# Programming for Data Analysis Project

**Problem statement**

create a data set by simulating a real-world phenomenon. Then,  model and synthesise data using Python by using
the `numpy.random` package.

**Guidelines**:
    
• Choose a real-world phenomenon that can be measured and for which you could
collect at least one-hundred data points across at least four different variables.

• Investigate the types of variables involved, their likely distributions, and their
relationships with each other.

• Synthesise/simulate a data set as closely matching their properties as possible.

• Detail your research and implement the simulation in a Jupyter notebook – them
data set itself can simply be displayed in an output cell within the notebook.


## Simulating Dublin Airport Movements

Dublin airport is the main airport in the Republic of Ireland. It was established 80 years ago. Dublin Airport officially opened at 9:00am on January 19, 1940. It was a cold Friday morning when the inaugural flight - an Aer Lingus Lockheed 14 bound for Liverpool - departed from Collinstown Airport, as it was then known.

In this assignment, I will analyse some profile of passengers that were using the airport in 2018 within one hour time frame.

Number of passengers per year: 31.5 million in 2018 [1]

Average hourly passengers calculated by dividing 31.5 (million) / 364 (days, closed for Chrismas day) which gives us 86,5 (Thousands) passengers daily on average.

Hourly Passenger Rate = 31.5 (millions) / 364 (days, closed for Chrismas day)  / 24 (hours).
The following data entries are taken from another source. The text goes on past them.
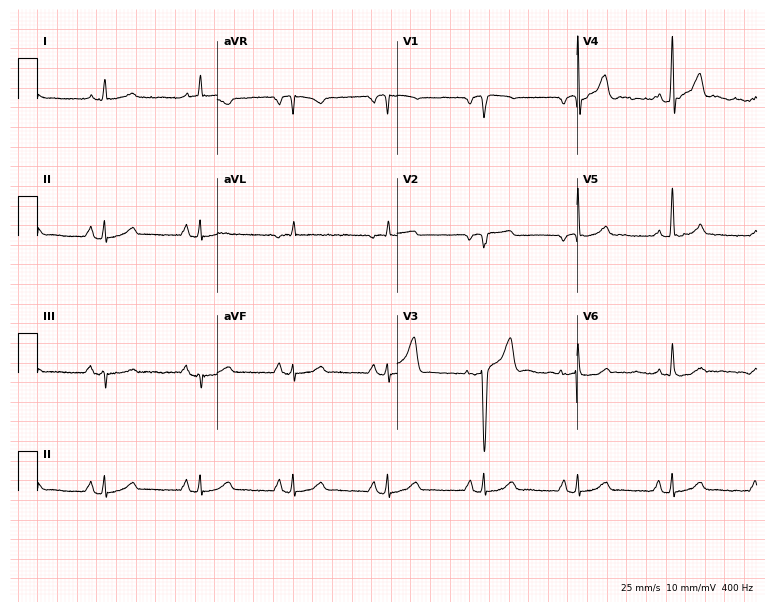
12-lead ECG from a 75-year-old male patient (7.3-second recording at 400 Hz). No first-degree AV block, right bundle branch block (RBBB), left bundle branch block (LBBB), sinus bradycardia, atrial fibrillation (AF) or sinus tachycardia recorded for this tracing.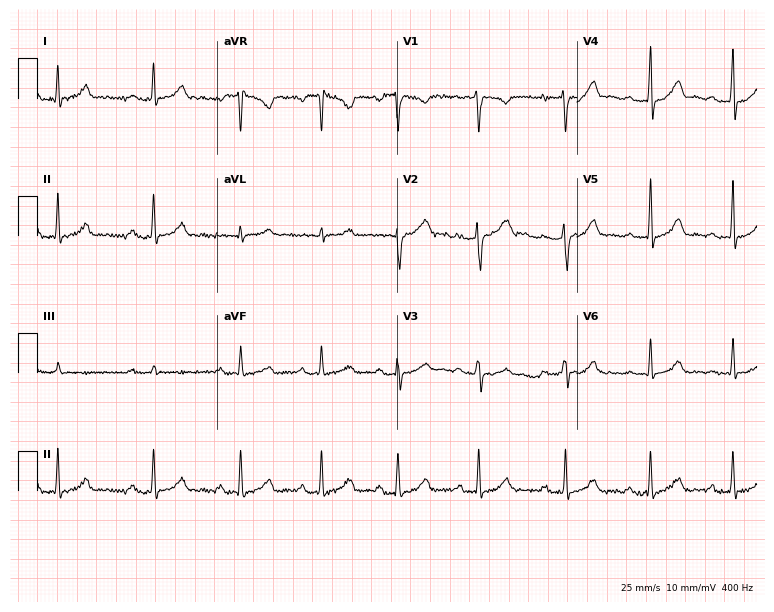
12-lead ECG from a female, 32 years old. Findings include first-degree AV block.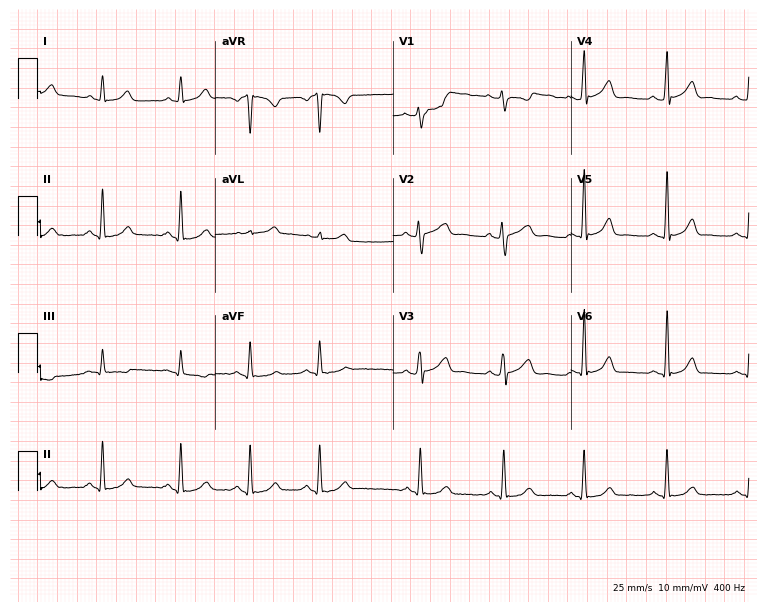
Electrocardiogram (7.3-second recording at 400 Hz), a female, 28 years old. Overall reading on record: normal ECG.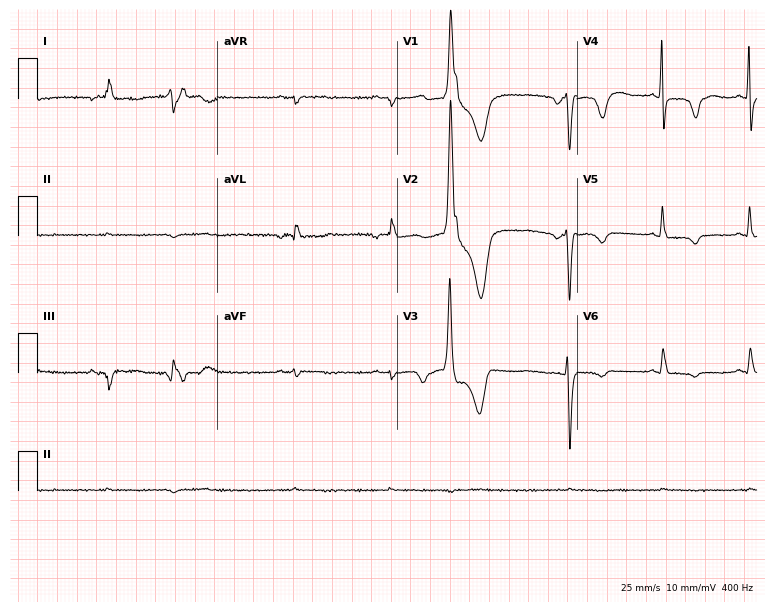
Resting 12-lead electrocardiogram. Patient: a female, 84 years old. None of these six findings is recorded: first-degree AV block, right bundle branch block, left bundle branch block, sinus bradycardia, atrial fibrillation, sinus tachycardia.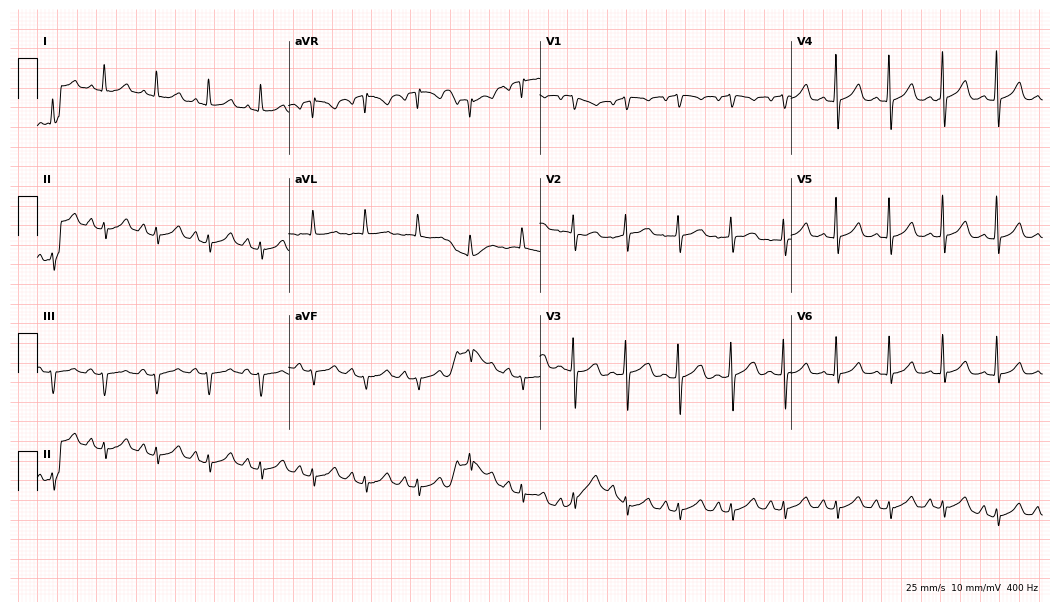
ECG (10.2-second recording at 400 Hz) — a 60-year-old female patient. Findings include sinus tachycardia (a sinus rate of 100 beats per minute or more).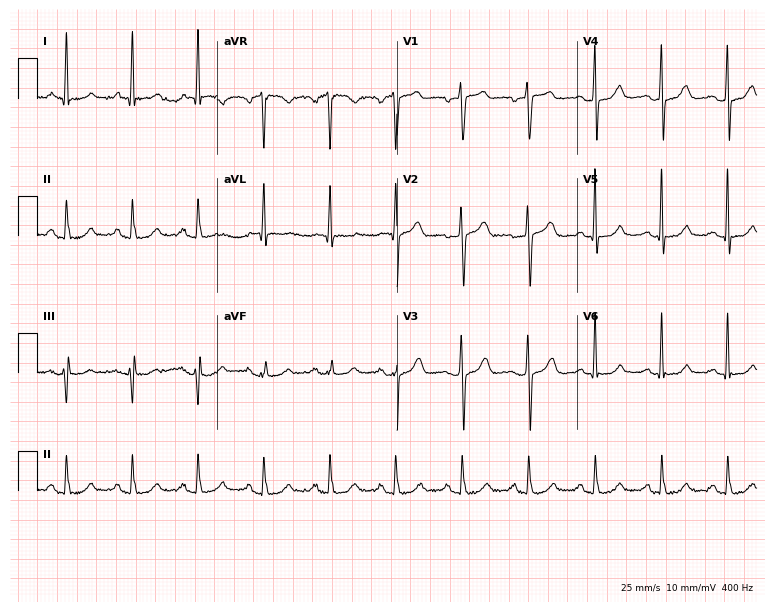
12-lead ECG from a female, 65 years old (7.3-second recording at 400 Hz). Recorded interpretation: within normal limits.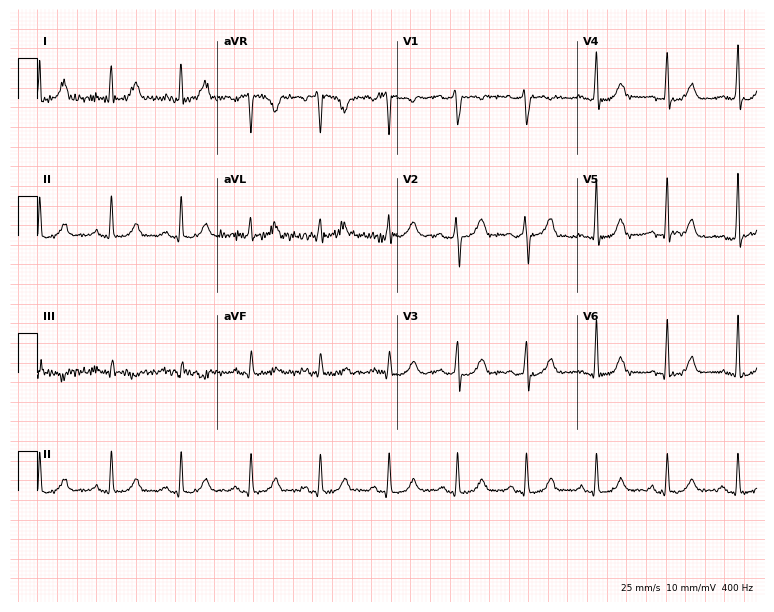
ECG — a female, 49 years old. Labelled as a normal ECG.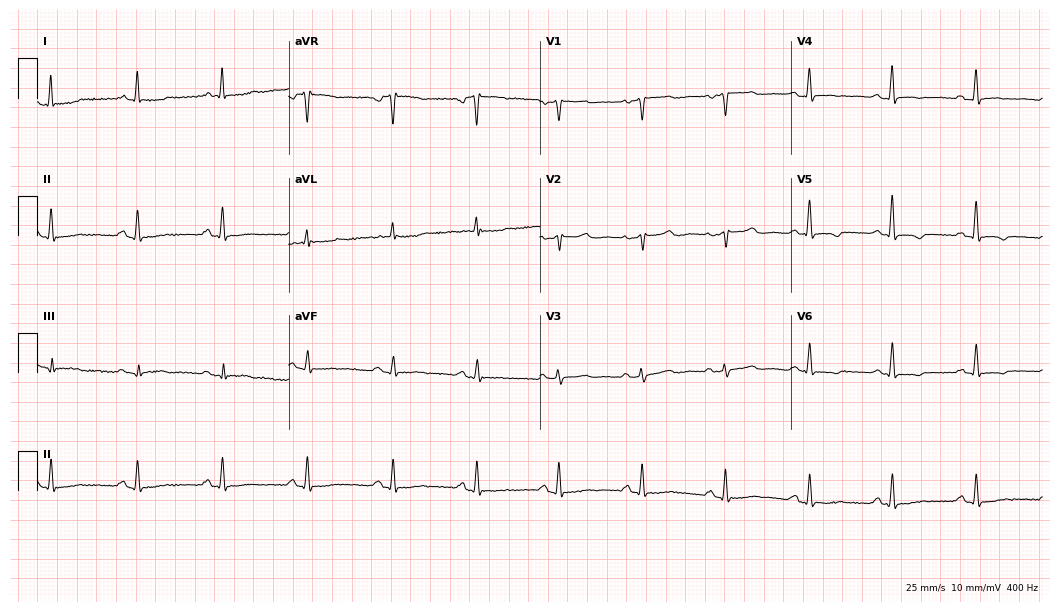
Resting 12-lead electrocardiogram (10.2-second recording at 400 Hz). Patient: a 79-year-old female. None of these six findings is recorded: first-degree AV block, right bundle branch block (RBBB), left bundle branch block (LBBB), sinus bradycardia, atrial fibrillation (AF), sinus tachycardia. Other findings, if any, are not listed.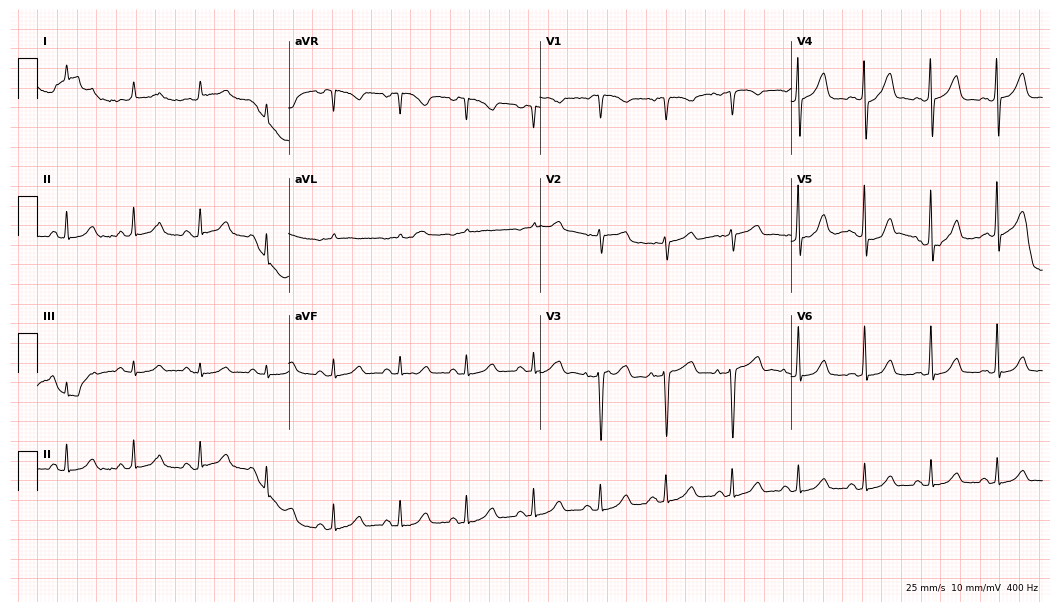
Standard 12-lead ECG recorded from a 74-year-old female patient. None of these six findings is recorded: first-degree AV block, right bundle branch block, left bundle branch block, sinus bradycardia, atrial fibrillation, sinus tachycardia.

Hourly Passenger Rate = 3605 

We can anticipate that there was one passenger using the airport each second.

In [1]:
# importing numerical library
import numpy as np

rng = np.random.default_rng()

# importing library to generate data frames
import pandas as pd

# importing libraries for visualisation
import matplotlib.pyplot as plt
import seaborn as sns

# for interactive and inline rendered plots, we use the magic command
%matplotlib inline

# Better sized plots.
plt.rcParams['figure.figsize'] = (12, 8)
# Nicer colours and styles for plots.
# plt.style.use("ggplot")

### Creating the first array in the data set which represents a **DateTime** for an hour in 2018 :

In [2]:
# importing datetime function from pandas
# https://pandas.pydata.org/docs/user_guide/timeseries.html#timeseries
import datetime

dti = pd.to_datetime(["06/11/2018", np.datetime64('2018-11-06'), datetime.datetime(2018, 11, 6)])

DateTime = pd.date_range("2018/11/06", periods = 3600 , freq = "S")

In [3]:
DateTime

DatetimeIndex(['2018-11-06 00:00:00', '2018-11-06 00:00:01',
               '2018-11-06 00:00:02', '2018-11-06 00:00:03',
               '2018-11-06 00:00:04', '2018-11-06 00:00:05',
               '2018-11-06 00:00:06', '2018-11-06 00:00:07',
               '2018-11-06 00:00:08', '2018-11-06 00:00:09',
               ...
               '2018-11-06 00:59:50', '2018-11-06 00:59:51',
               '2018-11-06 00:59:52', '2018-11-06 00:59:53',
               '2018-11-06 00:59:54', '2018-11-06 00:59:55',
               '2018-11-06 00:59:56', '2018-11-06 00:59:57',
               '2018-11-06 00:59:58', '2018-11-06 00:59:59'],
              dtype='datetime64[ns]', length=3600, freq='S')

### **Gender** :

Representaion of gender of the passengers was:

- __51% Male__

- __49% Female__ [2]


In [4]:
genders = ("male", "female")

p = (0.51, 0.49)

Gender = rng.choice(genders, size = 3600, p = p)

## Age :

People of all ages pass through our doors here at Dublin Airport.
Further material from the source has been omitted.